Problem: From the first line to the last, repeat the data exactly but leave out the pictures.

Exercise input:

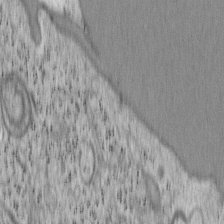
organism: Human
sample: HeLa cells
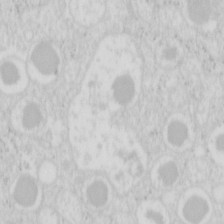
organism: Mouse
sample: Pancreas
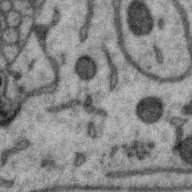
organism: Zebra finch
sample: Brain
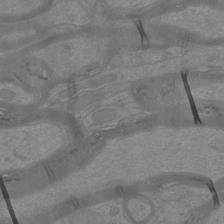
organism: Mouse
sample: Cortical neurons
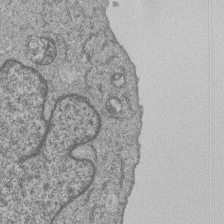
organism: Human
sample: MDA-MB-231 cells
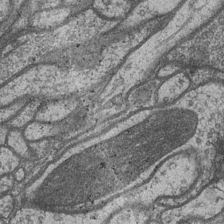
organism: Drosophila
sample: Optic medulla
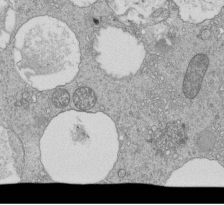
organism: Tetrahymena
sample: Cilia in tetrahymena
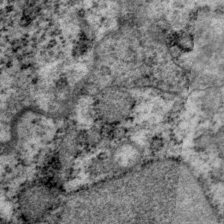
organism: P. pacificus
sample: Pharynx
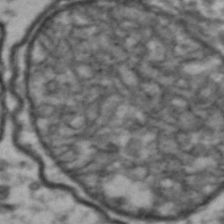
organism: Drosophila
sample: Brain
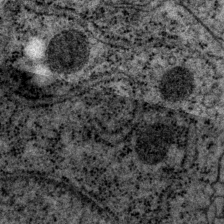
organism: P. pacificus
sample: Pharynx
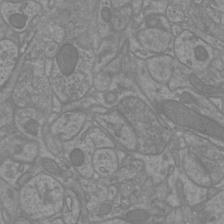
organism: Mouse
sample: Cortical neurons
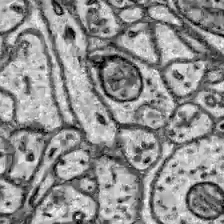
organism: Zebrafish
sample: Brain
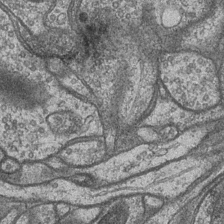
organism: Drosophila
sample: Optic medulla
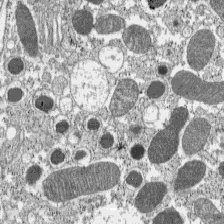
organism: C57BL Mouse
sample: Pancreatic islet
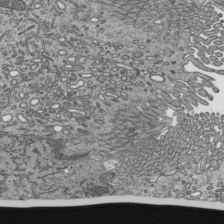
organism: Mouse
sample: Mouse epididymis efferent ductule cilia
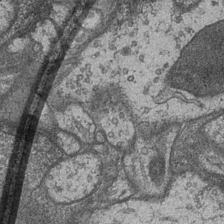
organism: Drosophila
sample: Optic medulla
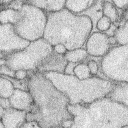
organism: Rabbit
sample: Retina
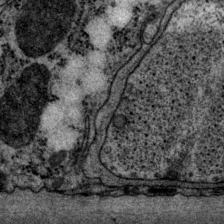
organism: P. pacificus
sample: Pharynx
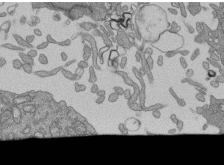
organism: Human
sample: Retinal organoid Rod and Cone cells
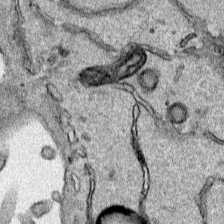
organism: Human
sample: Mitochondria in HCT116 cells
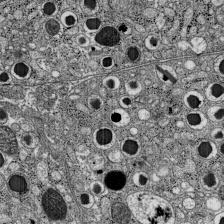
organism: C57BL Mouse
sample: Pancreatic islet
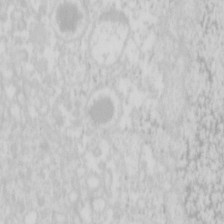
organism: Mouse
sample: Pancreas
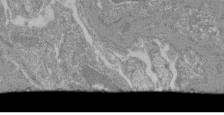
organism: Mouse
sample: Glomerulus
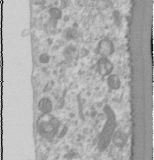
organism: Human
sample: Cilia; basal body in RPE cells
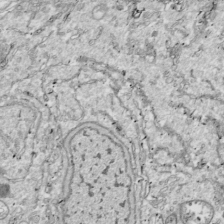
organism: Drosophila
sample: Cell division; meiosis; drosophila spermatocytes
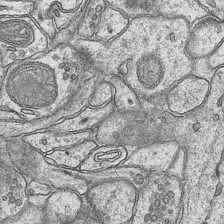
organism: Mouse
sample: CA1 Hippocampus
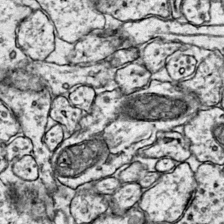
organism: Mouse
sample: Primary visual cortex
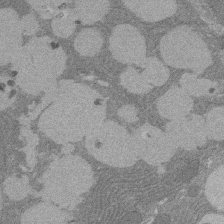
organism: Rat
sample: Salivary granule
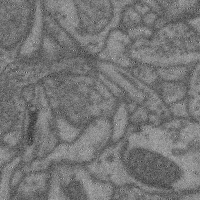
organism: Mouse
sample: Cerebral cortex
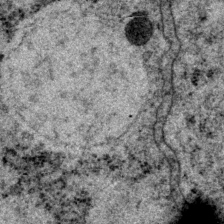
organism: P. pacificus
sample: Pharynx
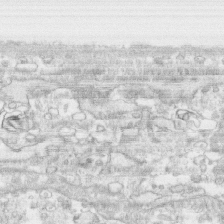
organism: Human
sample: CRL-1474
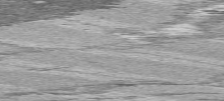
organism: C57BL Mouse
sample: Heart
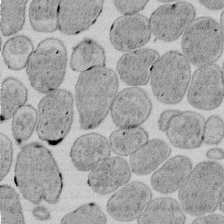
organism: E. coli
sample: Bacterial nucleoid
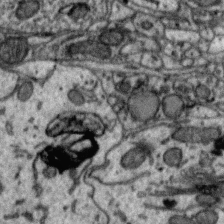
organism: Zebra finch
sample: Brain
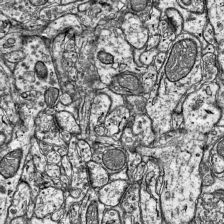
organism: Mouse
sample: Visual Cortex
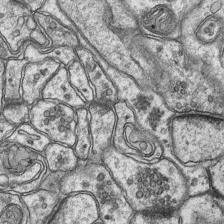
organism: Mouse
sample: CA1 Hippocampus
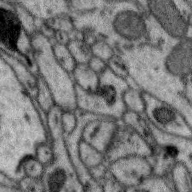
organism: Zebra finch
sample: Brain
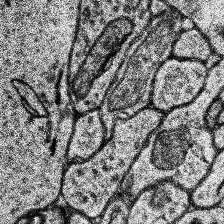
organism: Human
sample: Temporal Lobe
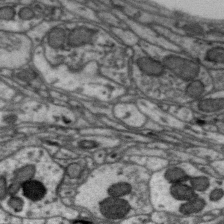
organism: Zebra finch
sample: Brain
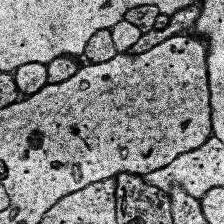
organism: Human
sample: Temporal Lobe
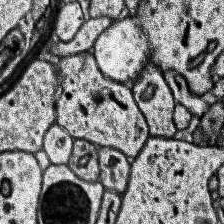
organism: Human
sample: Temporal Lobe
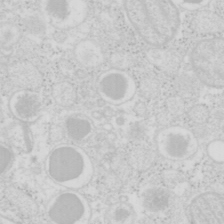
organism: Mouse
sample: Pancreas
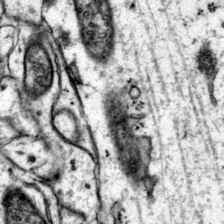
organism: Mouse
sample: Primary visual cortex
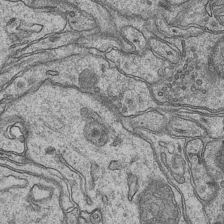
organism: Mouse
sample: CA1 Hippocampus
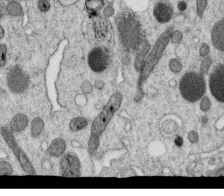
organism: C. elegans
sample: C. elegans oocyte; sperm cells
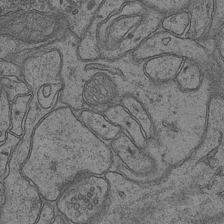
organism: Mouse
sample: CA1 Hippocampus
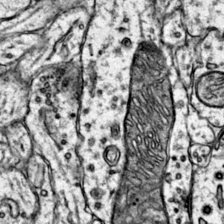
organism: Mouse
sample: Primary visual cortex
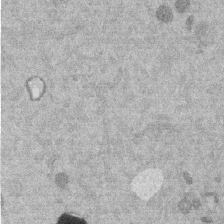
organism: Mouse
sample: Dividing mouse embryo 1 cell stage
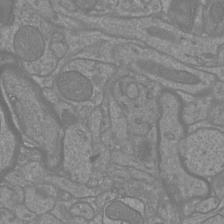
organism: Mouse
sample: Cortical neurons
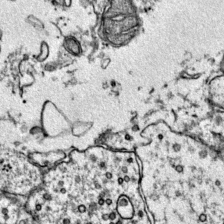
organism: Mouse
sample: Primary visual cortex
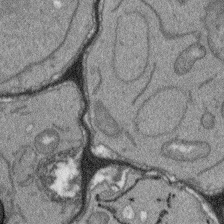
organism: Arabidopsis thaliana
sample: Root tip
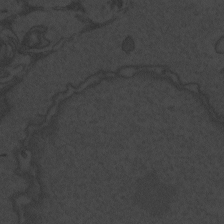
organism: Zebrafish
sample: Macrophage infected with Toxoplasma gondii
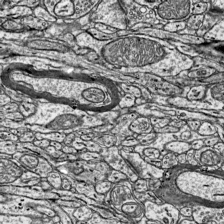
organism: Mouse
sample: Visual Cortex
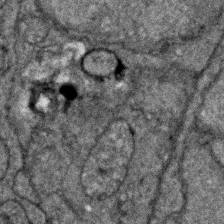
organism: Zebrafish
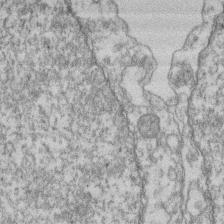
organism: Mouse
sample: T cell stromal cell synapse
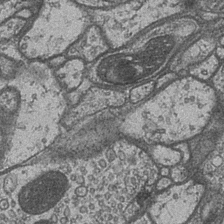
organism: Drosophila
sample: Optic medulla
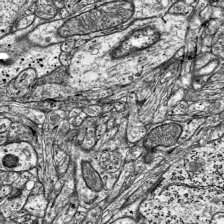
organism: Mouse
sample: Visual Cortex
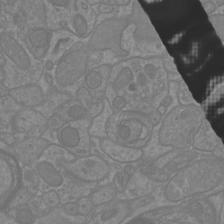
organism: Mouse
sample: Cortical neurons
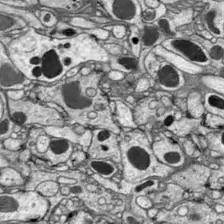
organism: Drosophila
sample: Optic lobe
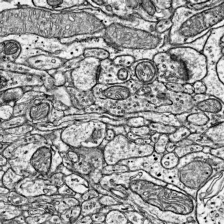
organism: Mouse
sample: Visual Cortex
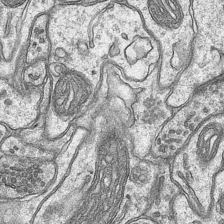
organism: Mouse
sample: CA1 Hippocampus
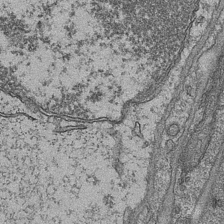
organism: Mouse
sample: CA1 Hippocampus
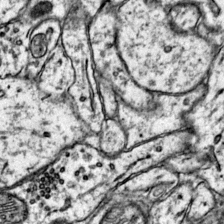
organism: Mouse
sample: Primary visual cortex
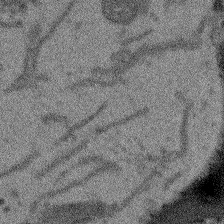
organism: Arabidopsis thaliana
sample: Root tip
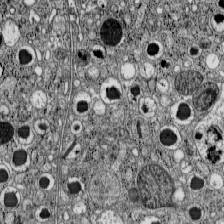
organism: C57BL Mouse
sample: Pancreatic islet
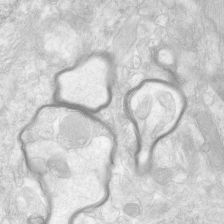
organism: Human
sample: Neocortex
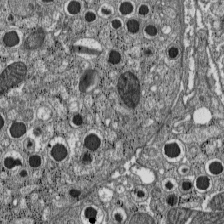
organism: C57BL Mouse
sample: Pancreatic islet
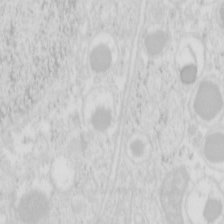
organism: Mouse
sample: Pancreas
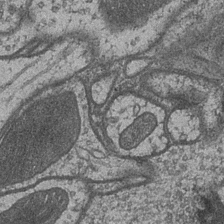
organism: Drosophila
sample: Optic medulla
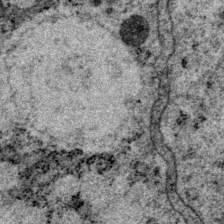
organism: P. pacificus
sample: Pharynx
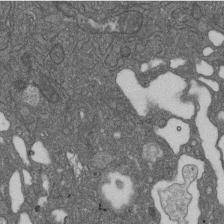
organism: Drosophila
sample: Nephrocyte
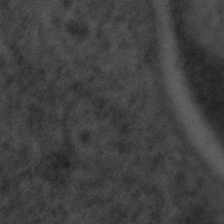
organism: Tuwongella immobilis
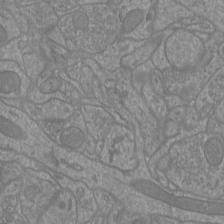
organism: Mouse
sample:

Answer box:
organism: Human
sample: HeLa cells
organism: Mouse
sample: Pancreas
organism: Zebra finch
sample: Brain
organism: Mouse
sample: Cortical neurons
organism: Human
sample: MDA-MB-231 cells
organism: Drosophila
sample: Optic medulla
organism: Tetrahymena
sample: Cilia in tetrahymena
organism: P. pacificus
sample: Pharynx
organism: Drosophila
sample: Brain
organism: P. pacificus
sample: Pharynx
organism: Mouse
sample: Cortical neurons
organism: Zebrafish
sample: Brain
organism: Drosophila
sample: Optic medulla
organism: C57BL Mouse
sample: Pancreatic islet
organism: Mouse
sample: Mouse epididymis efferent ductule cilia
organism: Drosophila
sample: Optic medulla
organism: Rabbit
sample: Retina
organism: P. pacificus
sample: Pharynx
organism: Human
sample: Retinal organoid Rod and Cone cells
organism: Human
sample: Mitochondria in HCT116 cells
organism: C57BL Mouse
sample: Pancreatic islet
organism: Mouse
sample: Pancreas
organism: Mouse
sample: Glomerulus
organism: Human
sample: Cilia; basal body in RPE cells
organism: Drosophila
sample: Cell division; meiosis; drosophila spermatocytes
organism: Mouse
sample: CA1 Hippocampus
organism: Mouse
sample: Primary visual cortex
organism: Rat
sample: Salivary granule
organism: Mouse
sample: Cerebral cortex
organism: P. pacificus
sample: Pharynx
organism: Human
sample: CRL-1474
organism: C57BL Mouse
sample: Heart
organism: E. coli
sample: Bacterial nucleoid
organism: Zebra finch
sample: Brain
organism: Mouse
sample: Visual Cortex
organism: Mouse
sample: CA1 Hippocampus
organism: Zebra finch
sample: Brain
organism: Human
sample: Temporal Lobe
organism: Zebra finch
sample: Brain
organism: Human
sample: Temporal Lobe
organism: Human
sample: Temporal Lobe
organism: Mouse
sample: Pancreas
organism: Mouse
sample: Primary visual cortex
organism: Mouse
sample: CA1 Hippocampus
organism: C. elegans
sample: C. elegans oocyte; sperm cells
organism: Mouse
sample: CA1 Hippocampus
organism: Mouse
sample: Primary visual cortex
organism: Mouse
sample: Dividing mouse embryo 1 cell stage
organism: Mouse
sample: Cortical neurons
organism: Mouse
sample: Primary visual cortex
organism: Arabidopsis thaliana
sample: Root tip
organism: Zebrafish
sample: Macrophage infected with Toxoplasma gondii
organism: Mouse
sample: Visual Cortex
organism: Zebrafish
organism: Mouse
sample: T cell stromal cell synapse
organism: Drosophila
sample: Optic medulla
organism: Mouse
sample: Visual Cortex
organism: Mouse
sample: Cortical neurons
organism: Drosophila
sample: Optic lobe
organism: Mouse
sample: Visual Cortex
organism: Mouse
sample: CA1 Hippocampus
organism: Mouse
sample: CA1 Hippocampus
organism: Mouse
sample: Primary visual cortex
organism: Arabidopsis thaliana
sample: Root tip
organism: C57BL Mouse
sample: Pancreatic islet
organism: Human
sample: Neocortex
organism: C57BL Mouse
sample: Pancreatic islet
organism: Mouse
sample: Pancreas
organism: Drosophila
sample: Optic medulla
organism: P. pacificus
sample: Pharynx
organism: Drosophila
sample: Nephrocyte
organism: Tuwongella immobilis
organism: Mouse
sample:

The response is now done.